⁴ Since the number of discarded units is negligible, they are not included in the data set provided.

Table 3-1 SBC and SUMC Cost-Sharing Agreement

According to an AABB survey report, U.S. hospitals paid an average of $538.72 for a unit of apheresis platelets. This cost includes procurement costs, operations costs, testing costs, and processing costs. As shown in Table 3-1, SUMC incurs 50% of the costs if it receives the product before the day of expiration (i.e., fresher units) and does not transfuse it. Alternatively, SUMC incurs no costs for outdated units when SBC ships short-dated units. SBC staff believe that this cost-sharing contract reduces the overall system outdate rate, since SUMC receives short-dated units as well as fresh units because of the pricing structure of the cost-sharing contract.

Figure 3-3. SUMC and SBC outdate rate and number of transfusions (Jan.–Apr. 2006).

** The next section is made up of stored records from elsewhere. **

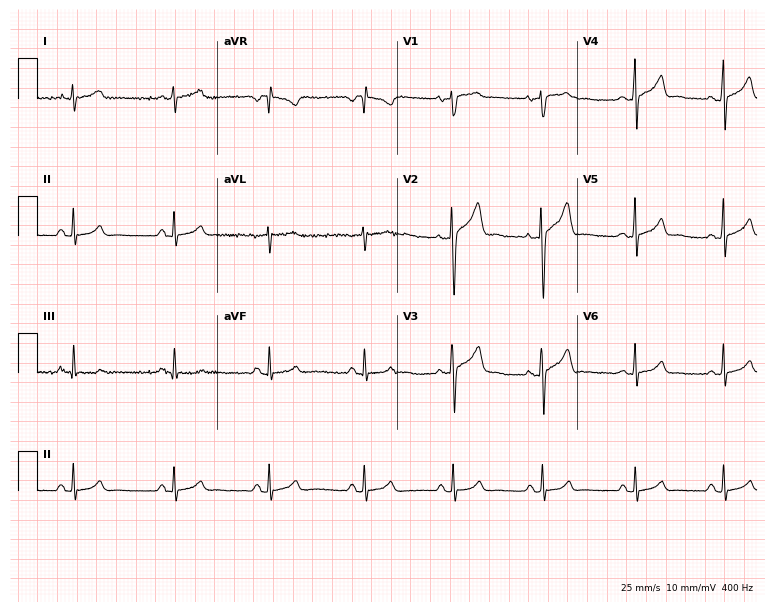
12-lead ECG from a 33-year-old male patient. Recorded interpretation: within normal limits.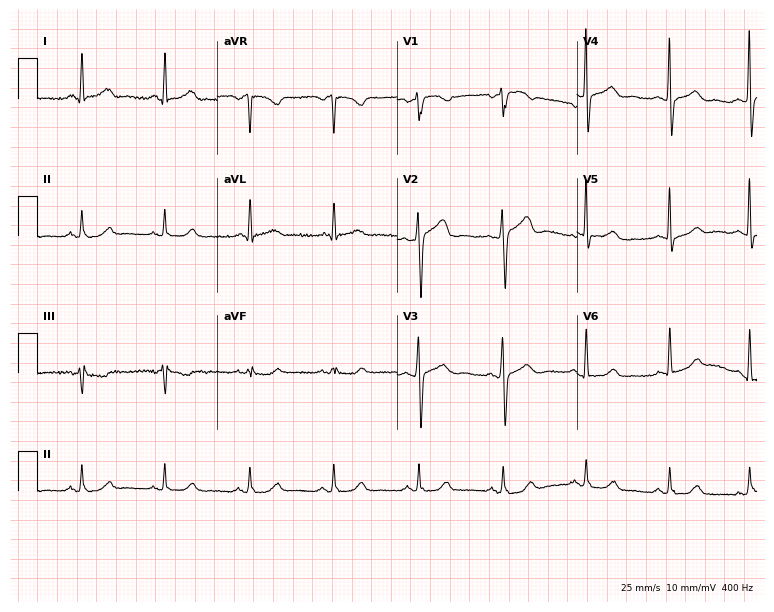
Resting 12-lead electrocardiogram. Patient: a 59-year-old female. None of these six findings is recorded: first-degree AV block, right bundle branch block (RBBB), left bundle branch block (LBBB), sinus bradycardia, atrial fibrillation (AF), sinus tachycardia. Findings outside these six are not listed.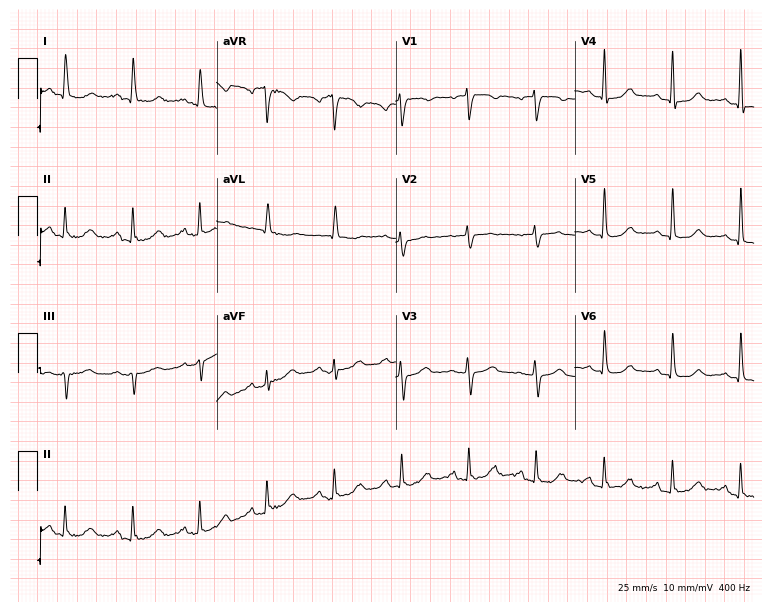
12-lead ECG from a female patient, 72 years old. Labelled as a normal ECG.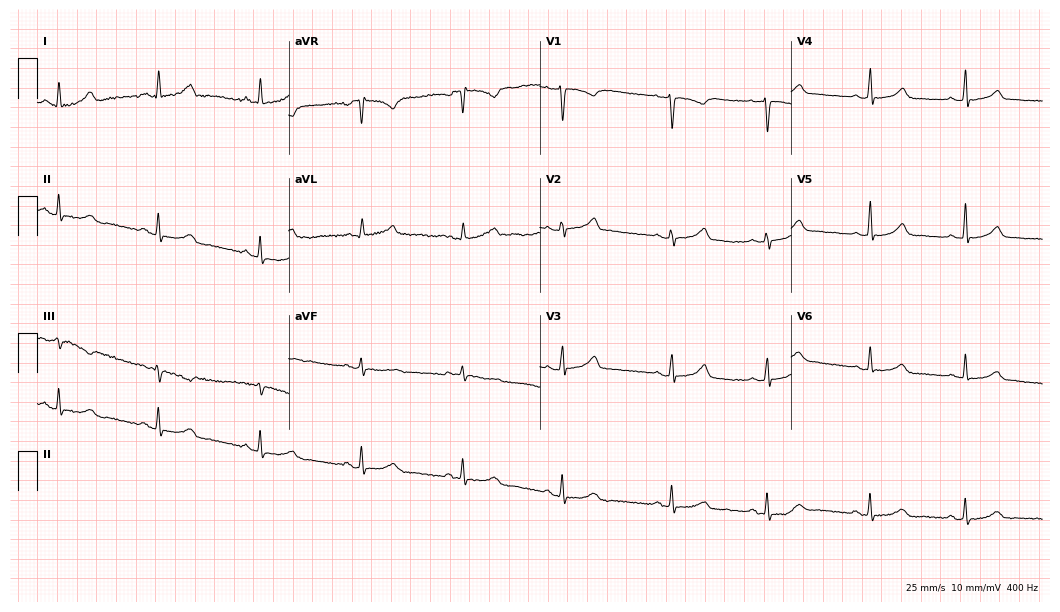
12-lead ECG from a female, 32 years old. Recorded interpretation: within normal limits.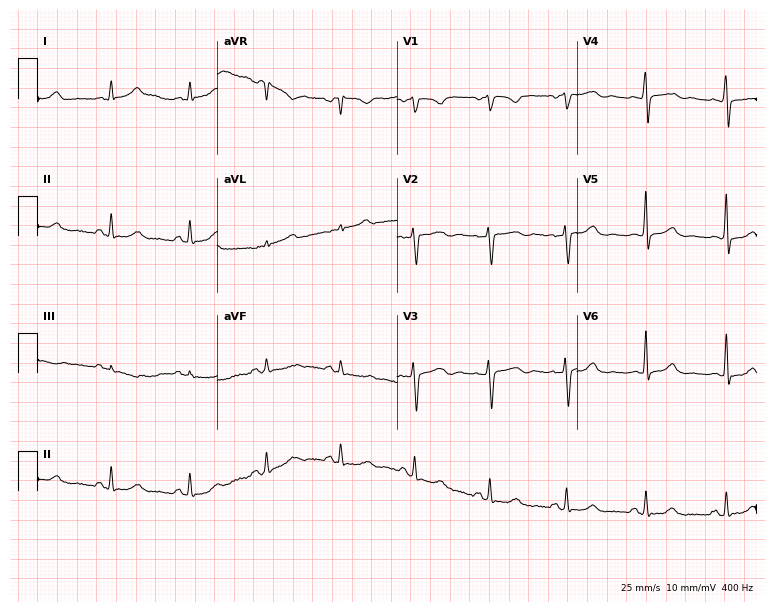
ECG (7.3-second recording at 400 Hz) — a female, 42 years old. Screened for six findings — first-degree AV block, right bundle branch block, left bundle branch block, sinus bradycardia, atrial fibrillation, sinus tachycardia — none is recorded. Findings outside these six are not listed.

As he led the MS&E team to the lobby of SBC, William thought again about the platelet supply process. What could be causing the high outdate numbers? Could it be the agreements SBC had set up with the hospitals? Was it the collection process itself? Or were there hidden inefficiencies in SUMC’s transfusion process? William hoped that a solution could be found.

1. Based on the data provided, are there any potential imbalances between the existing demand and supply patterns?

2. Identify the characteristics of outdated items at SBC/SUMC. Is there any connection between these characteristics and any of the three processes discussed (i.e., collection, rotation, and issuing)?

3. To decrease the outdate rate of platelet units, what recommendations should be made to improve the platelet supply chain between SBC and SUMC? Is there any incentive for either party to follow these recommendations?

4. Identify at least one problem in each processing area (collection, rotation, and issuing), and provide a solution for each of them.